Saturday, July 2, 2022

What’s Left at the End of a Love Song?

I always listen to music while drawing - well actually I always listen to music unless I am doing something else that preempts the auditory channel; watching a video, or engaging in conversation - stuff like that. But when drawing I make specific musical choices. Usually I opt for instrumental works, or works like opera sung in a language I do not understand. Otherwise the words seem to get in the way - they sort of block the images that are trying to make their way onto the paper or the computer screen.
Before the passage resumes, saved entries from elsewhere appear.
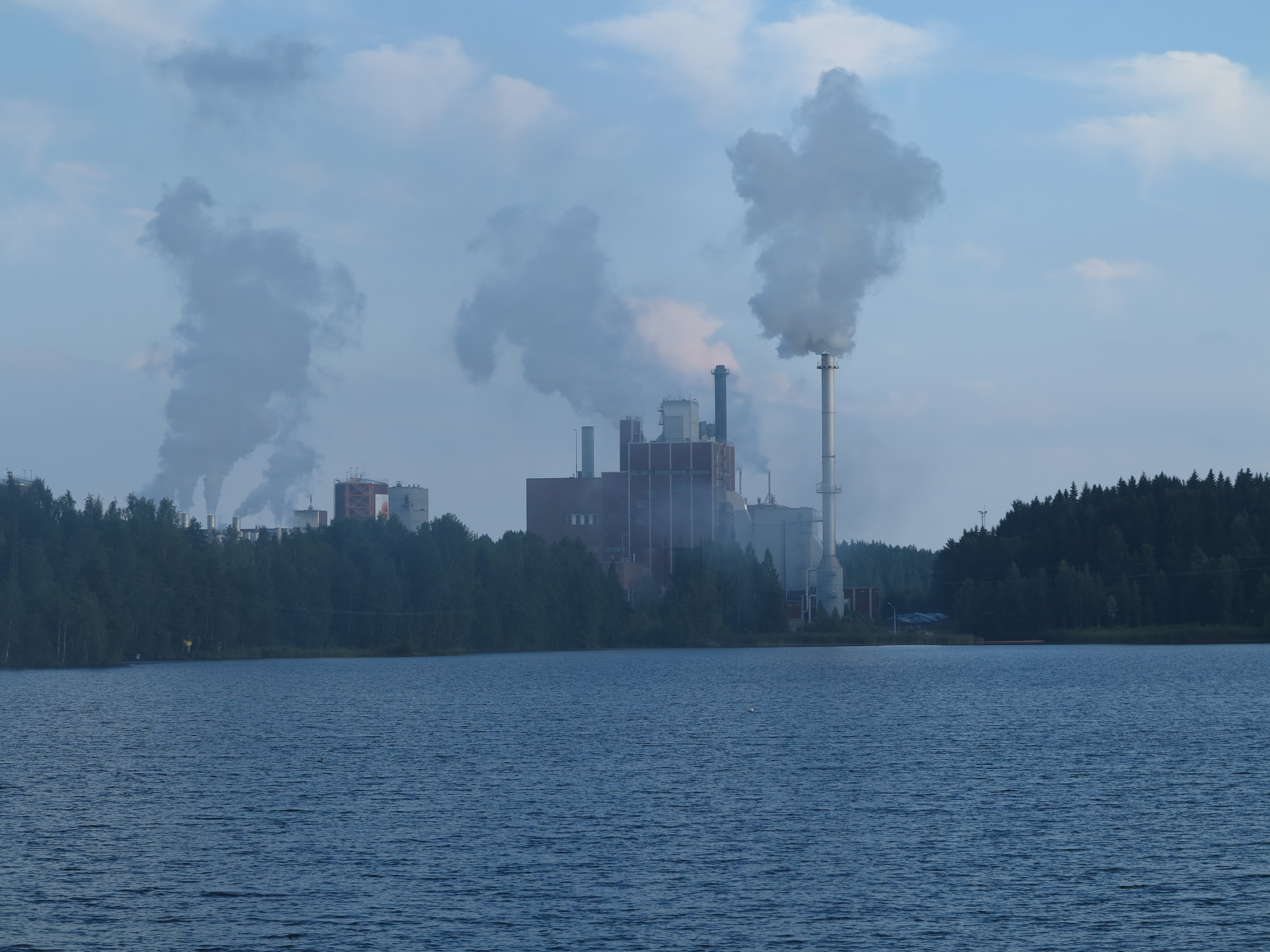 Stora Enson Heinolan flutingtehdas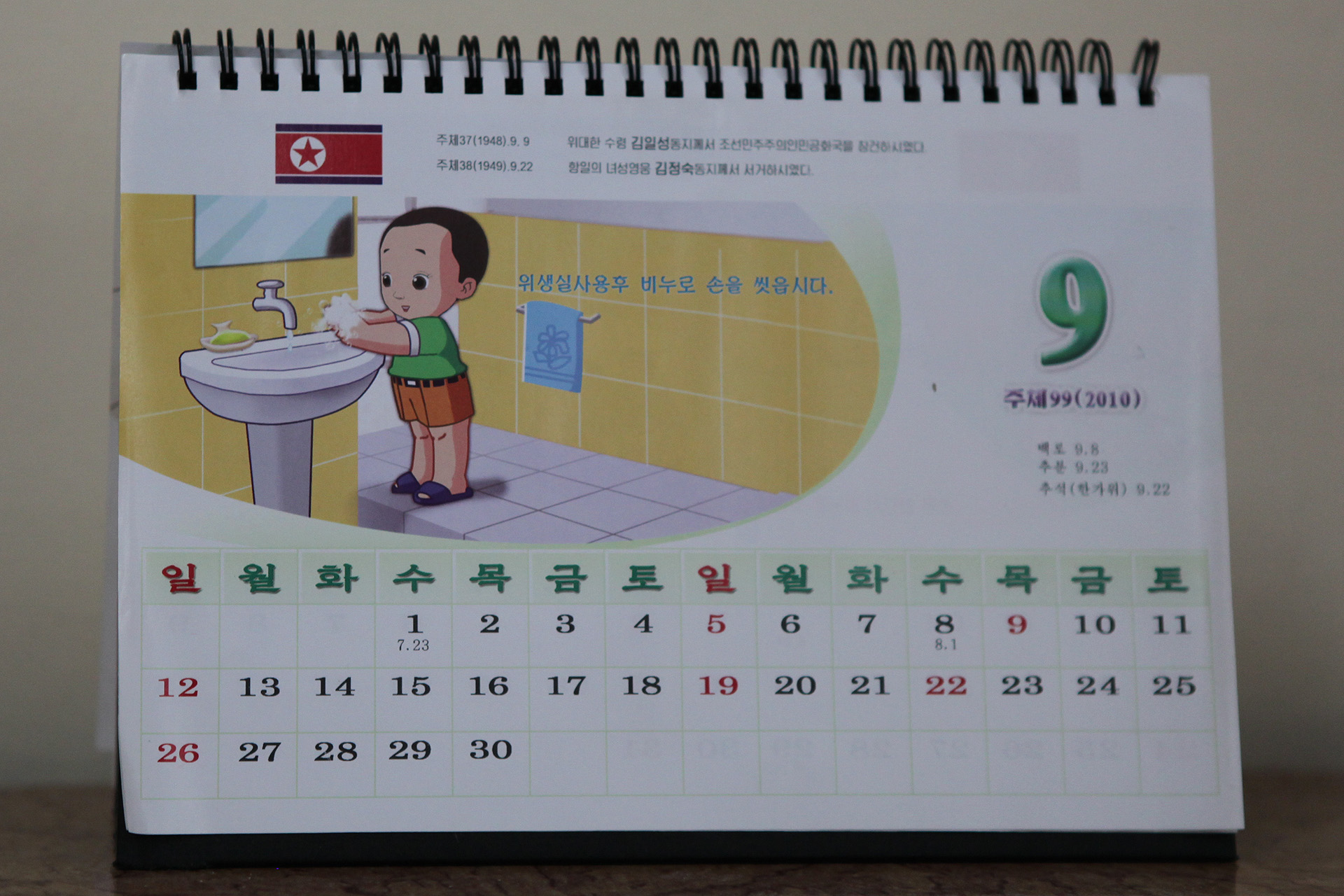 Calendar in Maternity hospital, Pyongyang.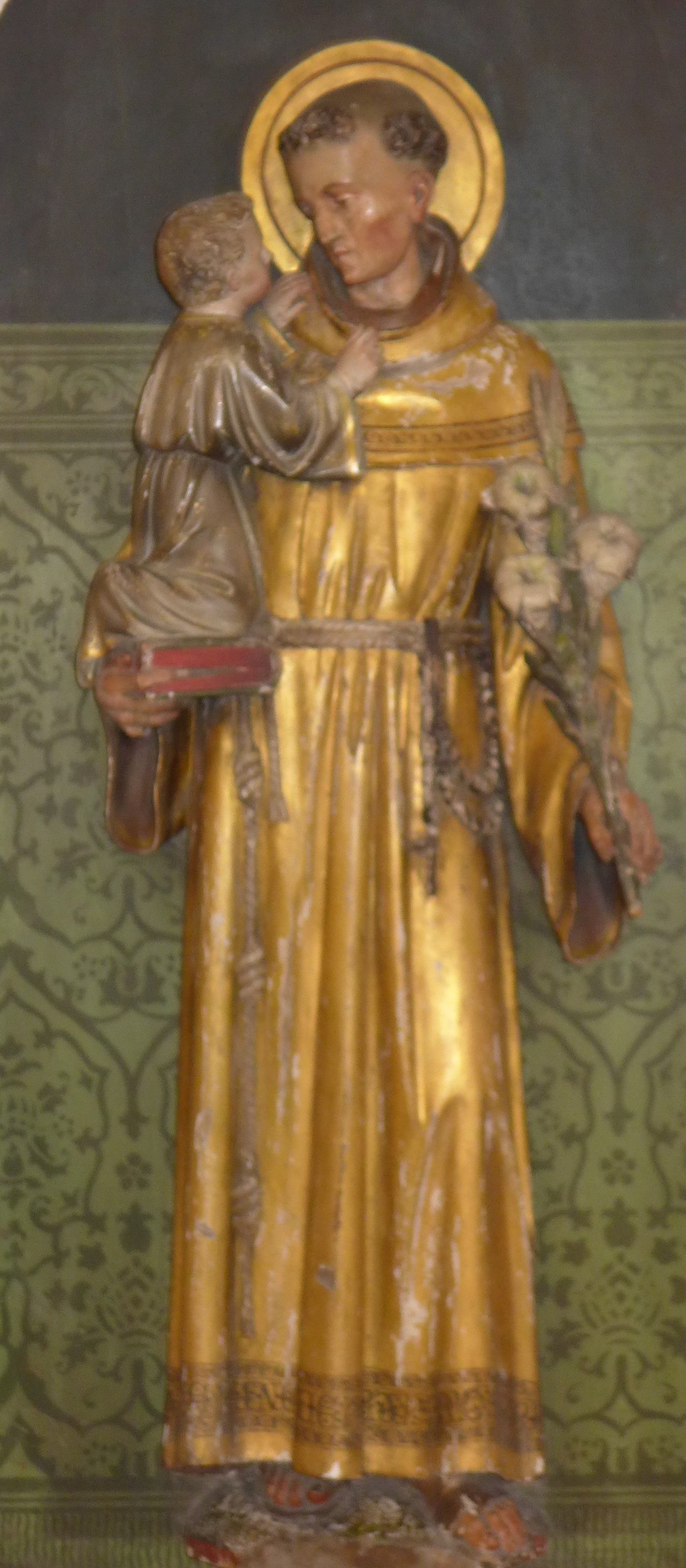 St. Josef (Saarbrücken), St. Antonius von Padua mit dem Jesuskind, Rückseite des des Flügels des Hochaltares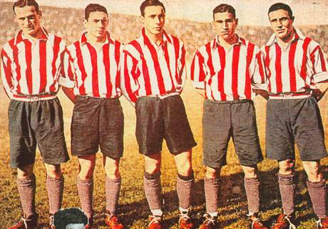 Los Profesores, recordada línea delantera de Estudiantes en el comienzo de la era profesional: Miguel Angel Lauri, Alejandro Scopelli, Alberto Zozaya, Manuel Ferreira, Enrique Guaita.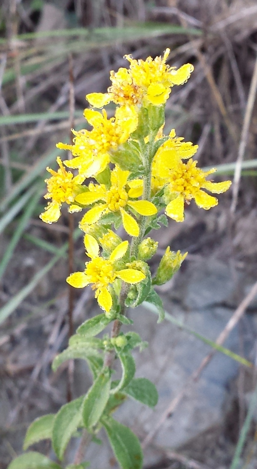 Vara d'or ('Solidago virgaurea) de Castelltallat, Bages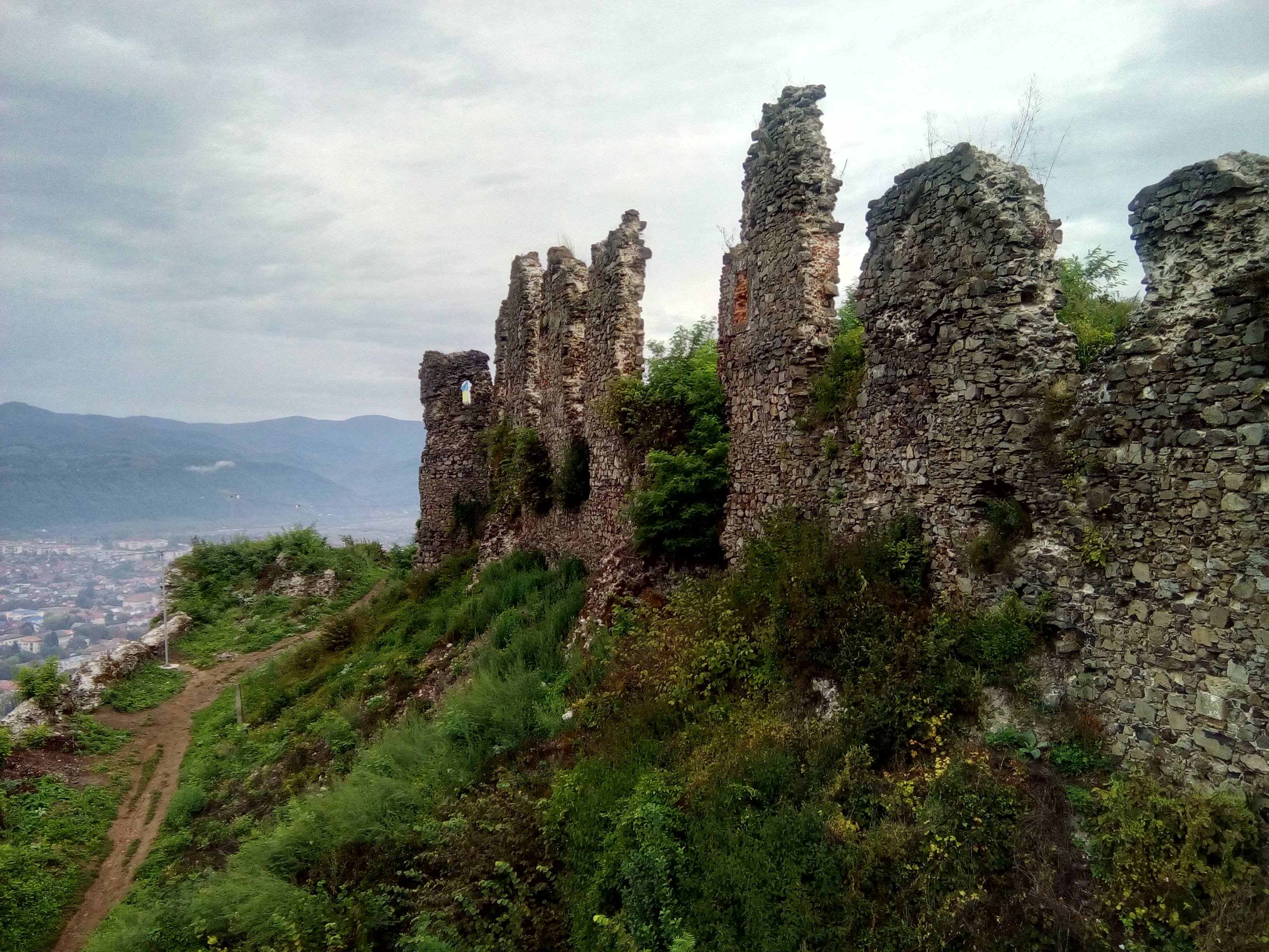 Руїни замку (мур.), Хуст, вул. Замкова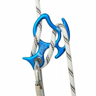 Discesore OKA Kong spa studiato per il torrentismo anche in situazioni di emergenza, recupero e soccorso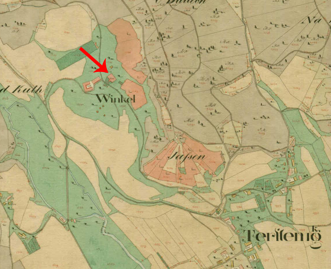 Franciscejski kataster za Kranjsko, 1823-1869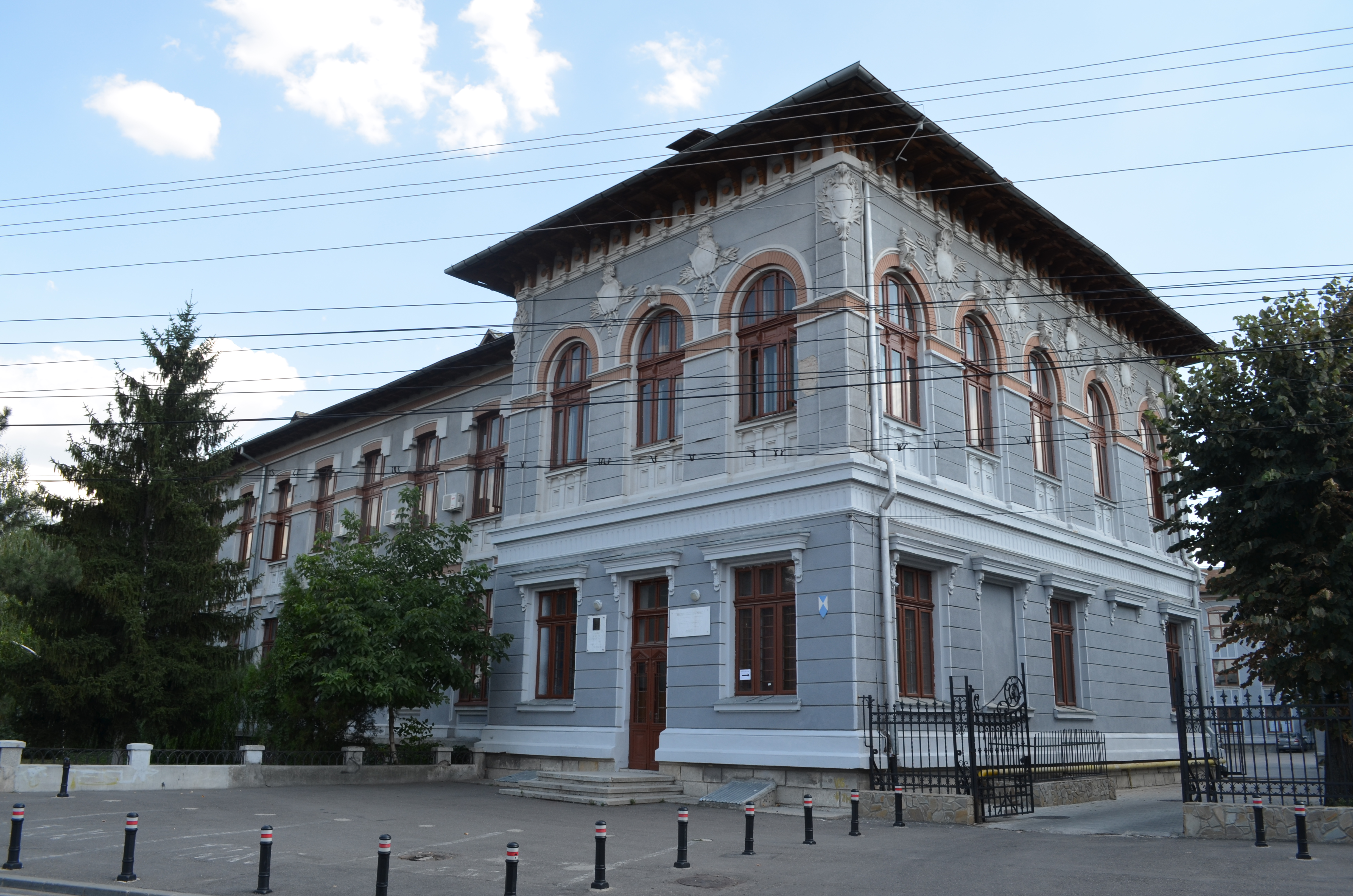 Liceul "Sf. Petru și Pavel", azi Colegiul Național "Mihai Viteazul", Ploiești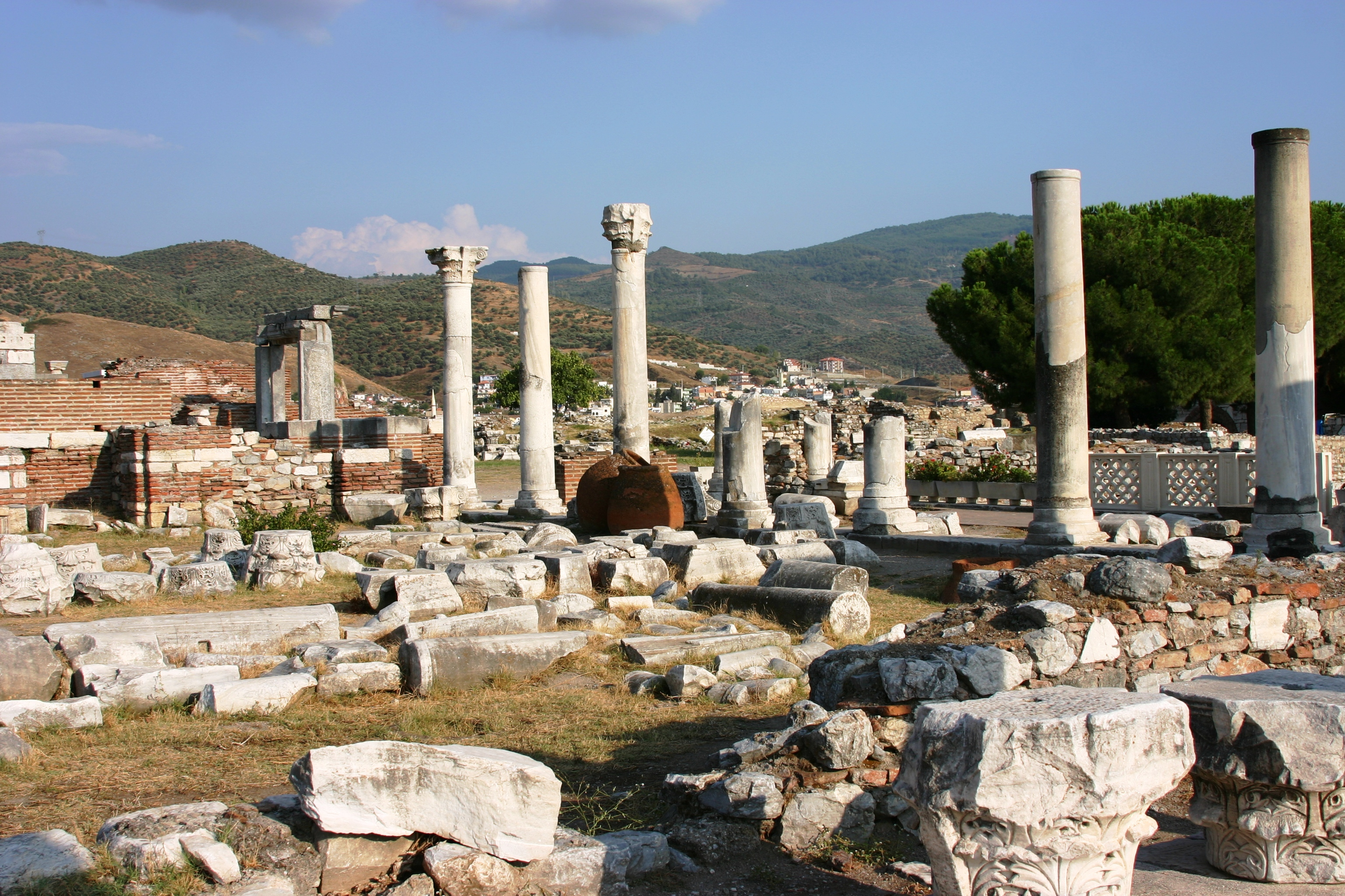 Igreja de São João, em Éfeso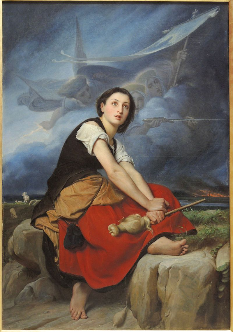 Tableau de Léon François Bénouville au musée de Rouen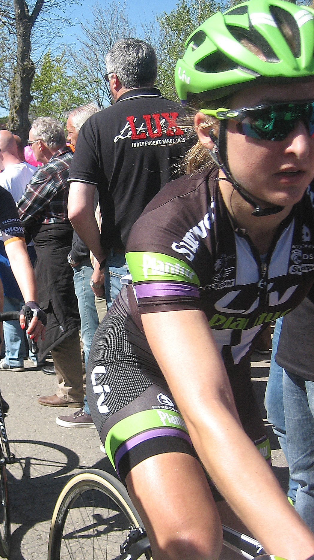 Leah Kirchmann (Liv-Plantur) na finish Waalse Pijl 2016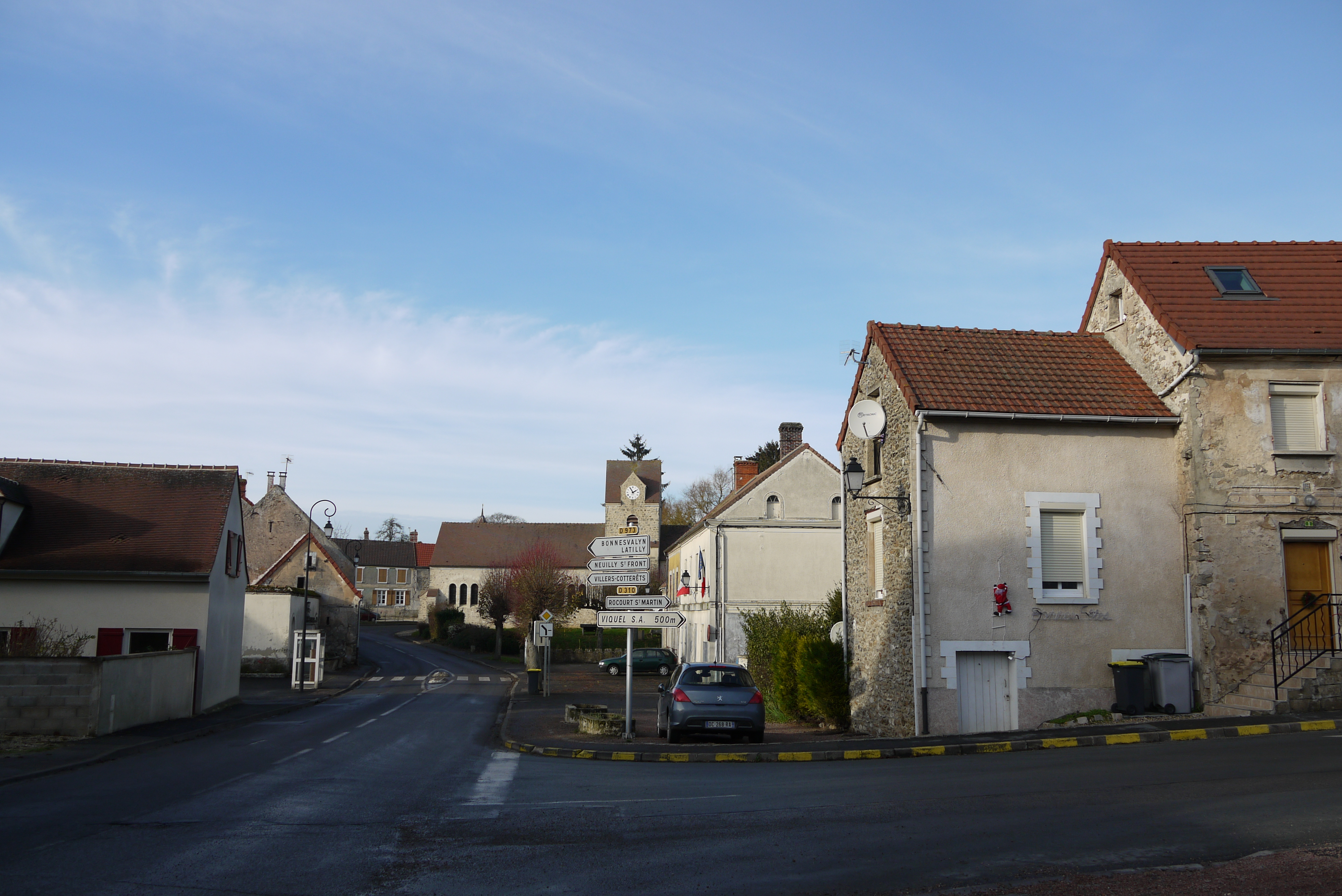 L'axe principal de Grisolles.

But there is an exception to this rule of thumb.  When I have completed the “cartoon” version of the drawing - the black and white outlines and designs within the outlines; when all that is left to do is choose what colors go where - I can listen to “songs with lyrics that I know very well.” It is not surprising that there are more love songs in that category than probably any other genre.  I suppose if you want to slice the big musical “songs with lyrics I know” pie into really fine pieces you could find some “non-love song” categories e.g. sea shanties, work songs, hymns, lullabies, parodies, children’s songs, etc. But if you sift through my Pandora selections - which is my “go to” app for music - you will find more love songs than anything else. That may be reflective of the fact that if you were to ask for all hopeless romantics to raise their hands, I bet I could beat Hermione Granger to the draw.  (Did I mention I am re-reading the Harry Potter books?)

While working on the “tale of two tongues” images that I recently shared with you, completing the areas that sort of turned out looking like Aztec glyphs gave me a lot of hours to listen to love songs.  And I found myself reflecting on a particular facet of the genre: the end of a love song. I realize, as Billy Collins points out in The Great American Poem, that one of the benefits poetry has over prose, novels, etc., is that you don’t have to parse hundreds of pages to get to the important kernel of the work. So how love song's lyrics - given that “lyrics” are simply poems put to music - end is a legitimate area of critical reflection.

So then - on to the ending of love songs.  While there are plenty of “hurtin’” love songs - those “somebody done somebody wrong songs.” There are a surprising number of “things turn out fine love songs.” Those moments when the lovers ride off into the sunset. “The hands that once held a six-gun, are holding their baby tonight,” etc. Find your own favorite examples, there are plenty of “happy love songs” out there. Disney and Broadway are fertile fields for these.  But even in these happy examples what follows after the ride out into the sunset is rarely if ever addressed. There are some - Kisses Sweeter than Wine, comes to mind, but not many others.

Country music in particular thrives on the “bad news love song;” “He stopped loving her today,” “Bury us both deep, and maybe we’ll find peace, And pulling the trigger, she fell cross the dead cowboy’s chest.” “Somewhere near Salinas, lord, I let her slip away.” But even in Country we can find some “happy love songs. “So I walked away from the hangin’ tree, And my own true love, she walked with me.”  And that strange “happy dying love song” Running Bear, “As their hands touched, and their lips met, the raging river pulled them down, Now they’ll always be together in their happy hunting ground.” But here too we never learn how the lovers - particularly the dead ones - deal with any prolonged happiness. Music stops. Story over.

So love songs, neither happy nor sad, rarely manage to tell us what happens after the lovers ride off into the sunset. What happens when the kids get the mumps? What happens when the horse dies? the cattle stampede? the bank won’t extend the loan? one of them gets called off to war? the crops fail? one of them “meets someone”? etc., etc.

But, in truth, “tough love” isn’t the job of love songs. Even the sad ones are supposed to make us feel good - sometimes in a “hurts so good” kind of way. “The phone that rings at midnight ain’t got nothing good to say. She just called to tell you she’s a thousand miles away. Long gone this time.”

So if you want to seriously suffer, to learn all the sordid details of lives and nations falling apart, you might better advised to read a novel, Tolstoy perhaps, or even, shudder, watch the news. Love songs, thankfully, point us in another direction.